。比玉以为父亲要听自己详细地说一说刚才术士解卦的情景,便跟随父亲到门阙处。
施惠却没跟比玉说话,只跟等在这里的自己家的一干奴仆小声地耳语了几句。那些人便都冲比玉围过来,走到近前,不由分说,一个人捂住比玉的嘴巴,三五个力壮的将比玉扳倒,直接抬到一辆犊车内。
“把他押回府内,锁起来!”
目送着犊车出宫而去,施惠放心地回到云龙门内,像什么事都没发生一样。
“令公子干什么来?怎么听他说什么‘不可以’?”礼官问。
“说起来惭愧。
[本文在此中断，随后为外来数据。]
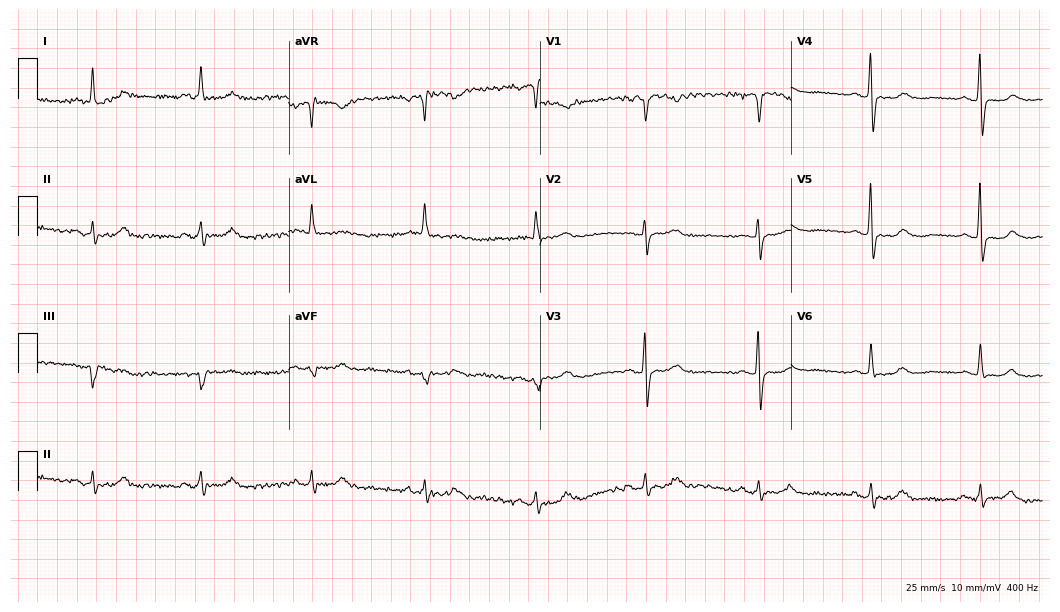
Resting 12-lead electrocardiogram (10.2-second recording at 400 Hz). Patient: a 54-year-old female. None of these six findings is recorded: first-degree AV block, right bundle branch block (RBBB), left bundle branch block (LBBB), sinus bradycardia, atrial fibrillation (AF), sinus tachycardia. Findings outside these six are not listed.

”施惠不慌不忙地道,“关于纳吉所备礼物一事,在下曾与小儿有过一番争论,在下主张一切按照礼制而来,可小儿却认为礼物太轻,需要依今礼再加五匹帛才行,所以他才喊‘不可以,不可以’的。”
礼官听了哭笑不得:“今礼也好,古礼也好,无可无不可。只是令公子这么一闹,实在是有伤大雅。驸马可不是好做的,一切都要讲究礼法,要是亲迎那天也是这个样子,还了得吗?你回家之后,千万要好好教诲教诲他才行!”
施惠擦了擦额角的汗,低头颔首连连答应着:“诺诺诺,谨遵告诫。”
王衍继续行了纳吉礼,一如纳采、问名一样,吃了皇家赐的御宴,才跟施惠回府去。
施惠回到府中之后,很觉得此事蹊跷,再问问比玉当时的详细情况,比玉却什么也不说。他心内想道:如果那个所谓的术士真的是以游方算卦为生的,必定是一路走,一路算的。既然来到了人口众多、富庶繁华的洛阳城,应该不会着急离开,肯定还在城内。
“派下五十个人,满洛阳城给我找,找到这名术士者有赏。”
府内仆从众多,当下就抽调了五十人,满洛阳城暗访查找这名术士。谁知一连找了几天,都一无所获。
怎么可能?一个靠算卦为生的术士,基本都是如闲云野鹤一般,走到哪里算哪里,慢悠悠,乐悠悠。为何这个术士却来去匆匆,只半天就不见了踪影?这很令施惠纳闷和疑虑。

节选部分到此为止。